The company reported net income of $8.6 billion in the three months ended Dec. 31, paving the way for a $10.4 billion dividend payment to the U.S. Treasury.
While the profit largely came from a reversal of a tax provision that resulted in a large windfall, Freddie Mac’s improved fortunes have leaned heavily on the recovery in the U.S. housing market. But the recovery already appears to be moderating, and the company said that the level of earnings “is not sustainable over the long term.”
Freddie Mac and larger sibling Fannie Mae have operated under federal conservatorship since 2008. The companies’ preferred shares, which some hedge funds have bought aggressively over the past year, jumped by the most in two months and now stand at their highest levels since Sept. 5, 2008, the last trading day before the government seized them.
After both make their latest dividend payments, taxpayers will have received $202.9 billion for their support, $15.4 billion more than the $187.5 billion provided in bailout funds.
Last week, Fannie Mae reported record annual earnings and said it would ship $7.2 billion to the Treasury, putting taxpayers ahead on its bailout for the first time. Freddie Mac had broken even in the previous quarter.
The two companies, which own or guarantee 60 percent of all U.S. home loans, have been helped by a housing recovery that has lifted prices and kept a lid on defaults. Their return to profitability also let them reverse write-downs of certain tax-related assets, leading to large one-time windfalls.
U.S. home price inflation in 2014 will be nearly half of what it was in 2013, according to a recent Reuters poll. Reduced economic stimulus by the Federal Reserve and a tight supply of homes for sale are expected to slow price gains.
Property values are forecast to rise 6.7 percent this year. In a November Reuters poll, economists had said home values would rise 11.4 percent in 2014.
Freddie Mac affirmed it is seeing a slowdown in the increase of home prices that will affect future earnings.
“The year and quarter were extremely strong,” Donald Layton, Freddie Mac’s chief executive officer, said on a call with reporters. “These levels of income are not sustainable.”
“We generally think we will be profitable, but we could easily have a quarter here and there where we are not,” Layton said. “We do not believe we’re repeating the sins of the past.”
No one expected the two companies to become profitable again so quickly, but when home prices surged in 2012, they were able to recover more money than expected on soured loans.

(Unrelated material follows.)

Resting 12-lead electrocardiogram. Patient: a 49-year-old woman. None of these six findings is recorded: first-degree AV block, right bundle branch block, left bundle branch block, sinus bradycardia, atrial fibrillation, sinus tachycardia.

The duo must now turn over any profits to the Treasury as dividends on the controlling stake the government took when it bailed them out. They cannot repurchase the government’s share.

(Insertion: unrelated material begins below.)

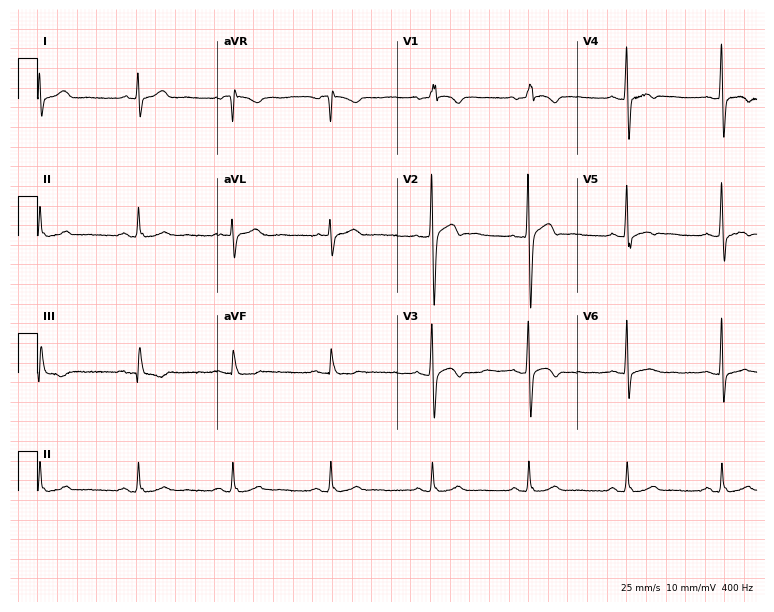
Standard 12-lead ECG recorded from a male patient, 48 years old (7.3-second recording at 400 Hz). Read as a normal ECG.

Stakeholders, including Perry Capital LLC and Fairholme Funds Inc., have sued the United States and argue that since Fannie and Freddie are returning profits to taxpayers, the government’s stake should shrink. This would benefit private shareholders who would see the value of their shares rise.
A federal judge granted Fairholme a motion to conduct discovery in its lawsuit against the Treasury Department on Wednesday, a ruling that allows the investment firm to seek evidence in its case. The litigation is expected to drag on for years.
Investors view the ruling as a positive development and the recent string of earnings as providing more potential for a recovery on their investment.
Freddie Mac’s preferred shares rose as much as 7.4 percent to $12.40, their biggest daily gain since Jan. 8 and their highest level since 2008. In afternoon trading, Freddie Mac’s preferred stock was up 6.1 percent at $12.25.
Fannie Mae’s preferred shares climbed as much as 11.4 percent to $12.25, similarly the biggest daily gain since Jan. 8 and the highest price since 2008. In afternoon trading, Fannie Mae’s preferred stock was up 9.6 percent at $12.05.
The sizable dividend payments have complicated a debate on the companies’ future.
To avoid ever having a taxpayer rescue again, the Obama administration and lawmakers on Capitol Hill have vowed to wind down Fannie Mae and Freddie Mac and revamp the housing finance system.
The Senate is working on a bipartisan bill that would ensure a government backstop for the market remains in place in times of crisis, an approach favored by the White House. A Republican-backed bill in the U.S. House of Representatives would limit federal mortgage guarantees more sharply.
The companies don’t make loans, but instead buy them from lenders and package them into securities they sell to investors. In doing so, they provide a steady source of mortgage funds.